## Data section
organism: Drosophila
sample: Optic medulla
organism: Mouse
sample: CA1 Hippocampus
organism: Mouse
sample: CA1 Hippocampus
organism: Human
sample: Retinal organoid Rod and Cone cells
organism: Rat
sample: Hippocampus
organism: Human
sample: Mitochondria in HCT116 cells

...

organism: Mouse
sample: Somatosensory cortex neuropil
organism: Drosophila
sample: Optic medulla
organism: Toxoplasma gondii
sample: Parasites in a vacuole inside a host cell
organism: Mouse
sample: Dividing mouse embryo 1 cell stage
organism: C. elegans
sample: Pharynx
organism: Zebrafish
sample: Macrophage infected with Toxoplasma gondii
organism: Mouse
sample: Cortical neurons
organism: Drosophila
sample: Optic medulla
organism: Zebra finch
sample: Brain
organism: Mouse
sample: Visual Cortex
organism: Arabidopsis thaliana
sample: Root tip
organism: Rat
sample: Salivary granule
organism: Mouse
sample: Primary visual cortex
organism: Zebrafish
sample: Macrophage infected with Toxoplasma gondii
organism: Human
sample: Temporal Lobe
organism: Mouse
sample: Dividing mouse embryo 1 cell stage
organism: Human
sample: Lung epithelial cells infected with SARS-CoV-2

## Task goal
Transcribe the lines above between the line holding "sample: Root tip" and the line holding "sample: Lung epithelial", inclusive, exactly as they stand and with nothing added.

## Task result
sample: Root tip
organism: Rat
sample: Salivary granule
organism: Mouse
sample: Primary visual cortex
organism: Zebrafish
sample: Macrophage infected with Toxoplasma gondii
organism: Human
sample: Temporal Lobe
organism: Mouse
sample: Dividing mouse embryo 1 cell stage
organism: Human
sample: Lung epithelial cells infected with SARS-CoV-2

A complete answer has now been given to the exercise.